Appointments 317-208-3866

Total Shoulder Postop Discharge Instructions

Medications

  • Regular Tylenol (acetaminophen), 1-2 tablets may be taken every 4-6 hours, if needed, for discomfort
  • Review medication instruction sheet given by your nurse for your prescription medications

Diet

  • Regular – Eat a well-balanced diet
  • A Multi-vitamin capsule each morning for 1 month is encouraged

Incision / Line Care

  • Your sutures will be removed 10-14 days after surgery at your follow-up visit with Dr. Badman. You should keep the incision covered by a bandage or waterproof dressing until the sutures are removed.
  • If you notice any of the following symptoms of infection, please call Dr. Badman’s office
    immediately:

    • Drainage from the incision
    • The incision becomes red and very hot
    • You develop a fever over 101.5 degrees

Bathing / Showers

  • You may shower 2-3 days after your surgery. You should cover the incision with a waterproof dressing. DO NOT APPLY LOTIONS OR CREAMS OR ANTIBIOTIC GELS TO THE INCISION SITE.
  • YOUR IMMOBILIZER MAY BE TAKEN OFF FOR SHOWER PURPOSES BUT WHILE OUT OF SLING PLACE ARM ON BELLY. YOU MAY GENTLY STRAIGHTEN THE ARM DOWN TO THE SIDE AND WASH UNDERNEATH YOUR ARMPIT AS WELL.

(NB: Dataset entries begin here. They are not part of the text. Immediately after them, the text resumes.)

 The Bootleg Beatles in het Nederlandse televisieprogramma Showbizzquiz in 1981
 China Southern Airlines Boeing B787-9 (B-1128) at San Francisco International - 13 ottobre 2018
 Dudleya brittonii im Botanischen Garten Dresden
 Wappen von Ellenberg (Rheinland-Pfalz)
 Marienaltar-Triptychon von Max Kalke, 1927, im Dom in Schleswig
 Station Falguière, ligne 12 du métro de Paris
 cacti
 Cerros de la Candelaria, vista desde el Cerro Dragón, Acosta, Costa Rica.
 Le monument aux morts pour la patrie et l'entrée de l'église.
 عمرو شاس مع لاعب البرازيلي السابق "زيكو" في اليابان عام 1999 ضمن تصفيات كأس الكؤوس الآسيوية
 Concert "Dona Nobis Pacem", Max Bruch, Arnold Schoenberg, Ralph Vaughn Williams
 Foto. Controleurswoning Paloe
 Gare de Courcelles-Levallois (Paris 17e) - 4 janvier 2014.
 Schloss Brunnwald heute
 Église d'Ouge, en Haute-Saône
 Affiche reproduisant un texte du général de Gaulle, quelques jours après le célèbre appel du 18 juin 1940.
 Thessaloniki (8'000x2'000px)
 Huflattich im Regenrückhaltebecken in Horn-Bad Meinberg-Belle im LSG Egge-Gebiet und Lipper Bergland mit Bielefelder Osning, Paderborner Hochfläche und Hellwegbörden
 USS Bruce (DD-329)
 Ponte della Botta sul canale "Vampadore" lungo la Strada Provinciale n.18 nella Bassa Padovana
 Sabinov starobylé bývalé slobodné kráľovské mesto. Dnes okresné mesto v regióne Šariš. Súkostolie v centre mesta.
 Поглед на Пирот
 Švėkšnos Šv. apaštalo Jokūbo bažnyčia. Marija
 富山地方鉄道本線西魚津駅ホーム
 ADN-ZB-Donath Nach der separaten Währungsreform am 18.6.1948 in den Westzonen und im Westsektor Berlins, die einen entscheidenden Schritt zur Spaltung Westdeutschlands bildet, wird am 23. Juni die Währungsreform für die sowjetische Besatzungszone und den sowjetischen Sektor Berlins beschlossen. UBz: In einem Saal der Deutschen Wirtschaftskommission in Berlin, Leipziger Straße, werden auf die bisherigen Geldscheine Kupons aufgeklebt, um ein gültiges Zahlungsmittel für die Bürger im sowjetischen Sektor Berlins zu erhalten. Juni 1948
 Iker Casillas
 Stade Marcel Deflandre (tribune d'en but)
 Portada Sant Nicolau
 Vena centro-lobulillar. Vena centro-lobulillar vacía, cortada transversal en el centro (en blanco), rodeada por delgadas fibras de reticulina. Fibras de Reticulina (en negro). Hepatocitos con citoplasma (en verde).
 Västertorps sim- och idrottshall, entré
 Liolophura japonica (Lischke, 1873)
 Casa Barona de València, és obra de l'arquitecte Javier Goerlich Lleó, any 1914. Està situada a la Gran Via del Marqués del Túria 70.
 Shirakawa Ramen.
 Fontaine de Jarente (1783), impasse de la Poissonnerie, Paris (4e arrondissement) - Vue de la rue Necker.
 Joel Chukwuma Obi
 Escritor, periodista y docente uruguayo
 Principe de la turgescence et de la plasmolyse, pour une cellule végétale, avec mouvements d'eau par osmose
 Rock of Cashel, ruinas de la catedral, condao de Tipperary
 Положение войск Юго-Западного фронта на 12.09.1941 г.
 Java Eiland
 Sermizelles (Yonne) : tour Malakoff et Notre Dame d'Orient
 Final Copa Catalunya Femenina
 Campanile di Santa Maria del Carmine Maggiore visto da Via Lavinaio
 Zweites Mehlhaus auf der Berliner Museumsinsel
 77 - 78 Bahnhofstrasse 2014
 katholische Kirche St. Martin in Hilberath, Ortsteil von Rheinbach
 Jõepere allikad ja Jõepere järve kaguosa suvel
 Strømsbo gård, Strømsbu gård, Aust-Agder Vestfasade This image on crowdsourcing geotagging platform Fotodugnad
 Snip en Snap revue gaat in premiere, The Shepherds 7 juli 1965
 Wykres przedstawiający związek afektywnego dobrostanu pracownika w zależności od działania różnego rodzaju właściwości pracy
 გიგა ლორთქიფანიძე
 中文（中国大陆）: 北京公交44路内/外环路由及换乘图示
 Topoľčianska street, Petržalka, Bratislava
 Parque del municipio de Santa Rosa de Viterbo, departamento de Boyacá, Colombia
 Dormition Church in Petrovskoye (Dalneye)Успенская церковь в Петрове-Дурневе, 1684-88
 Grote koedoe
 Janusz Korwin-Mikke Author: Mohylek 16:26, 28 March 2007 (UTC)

Shoulder Sling/ Immobilizer

It is important that you use your sling or immobilizer full time until it is removed by Dr. Badman. This generally takes around 4-6 weeks. This is important because to enter your shoulder, a rotator cuff muscle is taken off the bone and then repaired at the end of your surgery. If you move your arm too rapidly too soon this may damage the repair and result in a poor outcome for your replacement.

Daily Activity

  • Straightening your elbow and moving your wrist several times a day is extremely important after your surgery. This will prevent stiffness from setting into the elbow and may prevent the feeling of your fingers falling asleep.
  • You may not drive a car without your surgeon’s approval. The decision to resume driving your car is usually made by your surgeon around 6 weeks postoperatively.

Sleeping

  • Most patients find it more comfortable to sleep in a recliner for the first 2-4 weeks after surgery. You may also try sleeping in your own bed with several pillows to help elevate your chest and prevent strain and pain on your shoulder.
  • Your sling should be worn while you sleep to prevent you from twisting and injuring arm at night.

    Average Recovery Time

    • First 6 Weeks: Immobilizer in place; frequent soreness, stiffness and pain; therapy at 3-4 weeks
    • 3 Months: Soreness/Stiffness begin to resolve and motion improves; transition to home therapy
    • 6-9 Months: Optimum; continued improved motion and strength till 12-18 months postop

Lifelong Fitness.

The goal of your surgery is a shoulder that will allow you good motion and the ability to do your everyday activities without pain. This shoulder is NOT INDESTRUCTIBLE. Avoid lifting anything overhead greater than 20-30 pounds. General conditioning of the shoulder is recommended and can include:

  • Bicep Curls and Tricep Extensions
  • Nautilus type chest presses (free weight bench press should be avoided)
  • Swimming
  • Golf
  • Tennis

Preventing Infection

Preventing infection is extremely important for the rest of your life. Your new joint is artificial and does not have your body’s natural protection against infection. Bacteria from a variety of sources can enter your bloodstream and invade the area surrounding your new joint. This can eventually cause it to become loose and painful. A list of possible sources of infection follows, along with things you can do to minimize the risk to your new joint.

  • Dental Work: Cleaning, drilling, extraction, root canal. Take antibiotics as prescribed prior to dental work
  • Tattoos
  • Urinary Tract or Bladder Infection: Symptoms: Pain, burning, fever, blood in the urine, increased need to urinate. See your internist immediately
  • Infection in the ears, throat, vagina, etc. Symptoms: Pain, fever, redness or drainage. See your internist immediately
  • Any invasive procedure, for example, proctoscope, cystoscope, colonoscopy: Inform your doctor that you have an artificial joint and need to be given antibiotics to protect it during these tests.

Followup Instructions

Contact 317-208-3866 for questions or concerns; Otherwise follow-up as scheduled in approximately 2 weeks postoperatively.